East Lyme Public Schools is a school district in East Lyme, Connecticut.

The district has one high school, one middle school, and three elementary schools. It is overseen by an elected 10-member board of education that serve four-year terms.

The district also serves high school students from Salem.

High school

The high school, known as East Lyme High School (grades 9-12), is located in the village of Flanders section of East Lyme. The school mascot is Sven the Viking. It serves students from not only East Lyme but also the town of Salem, Connecticut that has no high school of its own. The agreement with Salem to educate the town's high school students will continue until at least 2039, when the current co-operative agreement between the two towns expires.

The High School's many athletic teams have consistently placed among the top in the region, capturing titles in Football, Baseball, Basketball, Soccer, Crew, Swimming, Volleyball, Cross Country, Track, Lacrosse, Tennis, Fencing, Field Hockey, Wrestling, and Marching Band.

Middle school
The Middle school, known as East Lyme Middle School, or ELMS, (grades 5–8).

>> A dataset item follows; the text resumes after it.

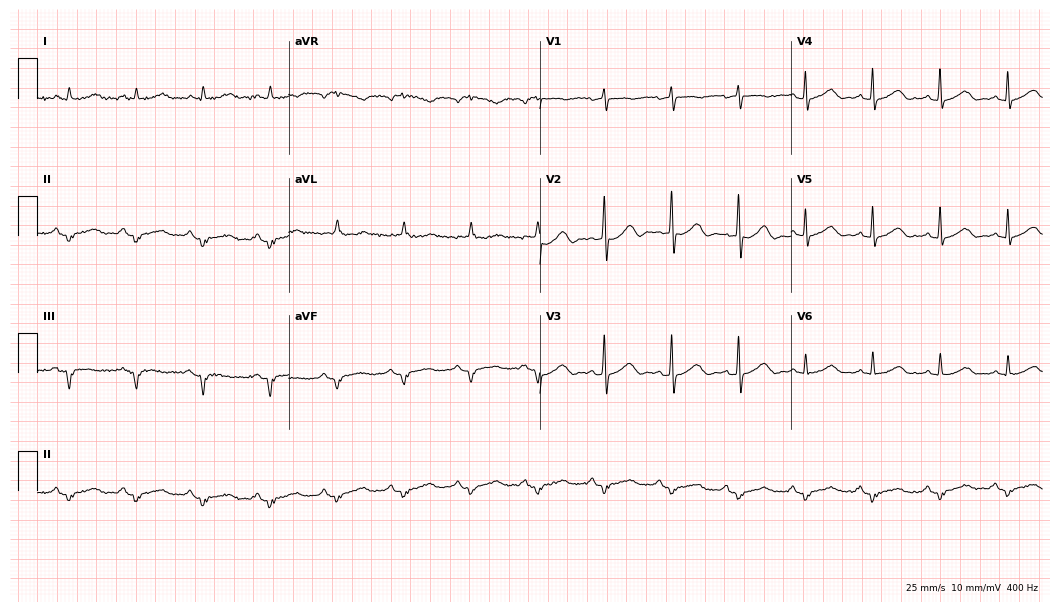
12-lead ECG from a 63-year-old female. Screened for six findings — first-degree AV block, right bundle branch block, left bundle branch block, sinus bradycardia, atrial fibrillation, sinus tachycardia — none is recorded.

Its mascot has changed over time; it was originally the Sabers, then changed to Hawks, and is currently a Viking to be similar to the High School. The Middle School is housed in a building that was constructed in 2002. The school is designed to employ Kivas. In this design concept, small groups of students (approximately 80) are co-located in a classroom setting, where most of their daily instruction takes place. This setting, or Kiva, consists of: 
four classrooms (one designed for science, one for mathematics, and two "linked classrooms" designed for social studies and language arts), 
restroom facilities, 
media support facilities, 
a common meeting area, 
a teacher preparation area
student lockers

The students of each Kiva do not intermingle with students from other Kivas, except for during lunch and special educational experiences. This system is criticized; some children will never meet others because each kiva stays together, only changing teachers. This structure allows a large physical plant to resemble a smaller school, while allowing students the learning opportunities (Life Skills, Technology Education, Art, Music Instruction, and Sports) that are available in a larger institution.  ELMS was designed to accommodate the 5th grade students from the town's three elementary schools (Lillie B. Haynes, Niantic Center School, and Flanders School) due to the overcrowding in these schools.  Due to COVID-19 Kivas do not intermingle at all, the schools still does a 5 day a week schedule with extra covid restrictions.  (This is subject to change as the pandemic is always changing.)

Elementary schools
Elementary Schools in East Lyme serves grades pre-K to 4.  Originally they served pre-K to 5, but there was an overcrowding in the elementary schools, so when the new Middle School was built it was designed to hold the 5th grade.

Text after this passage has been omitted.